Nomadic War Band Maxxing
How to build your own tribe, a step-by-step guide
Nomadic war bands are your solution to the unemployment crisis. You don’t need a job. You need a tribe of capable young men to conquer the world like Ghengis Khan.
“the heroic lord and his comitatus, a war band of his friends sworn to defend him to the death” were the basis of Central Eurasian culture.
Think of a comitatus like a group of blood brothers who were united in an oath of loyalty to one “master” beyond attachment to tribe, ethnicity, and individual identity.
“the highly trained warrior members of a lord’s comitatus — a guard corps loyal not to
the government but to the lord personally—took an oath to defend him to the death.
The core members of the comitatus, his sworn friends, committed suicide, or were ritually executed, in order to be buried with him if he happened to predecease them.”
Simply put: “they die when he dies and are killed for his sake”.
Modern man feels a profound sense of meaninglessness precisely because his bonds of fraternal brotherhood have been shattered.
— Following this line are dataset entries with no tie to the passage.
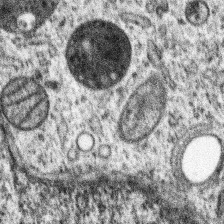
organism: Human
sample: HeLa cells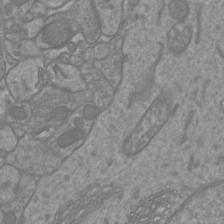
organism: Mouse
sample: Cortical neurons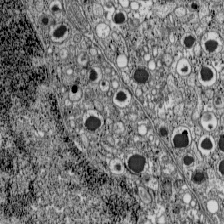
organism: C57BL Mouse
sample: Pancreatic islet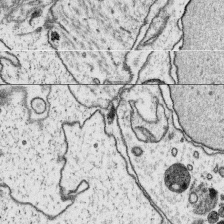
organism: Platynereis dumerilii
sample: Parapodia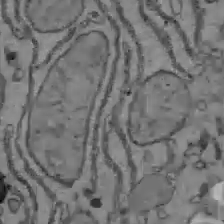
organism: C57BL Mouse
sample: Liver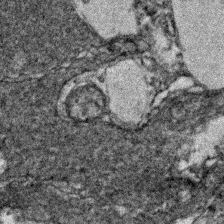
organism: Zebrafish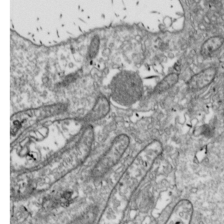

The great lie is that civilization is “evolving”, progressing toward some bright, utopian future. The reverse is clearly true — as we move further from traditional hierarchy, the more rapidly society degenerates.
We men of tradition strive to become the most exemplary members of our folk, capable of reorganizing hierarchy around our superiority. We must be of such powerful quality that men find purpose through service to our ideals.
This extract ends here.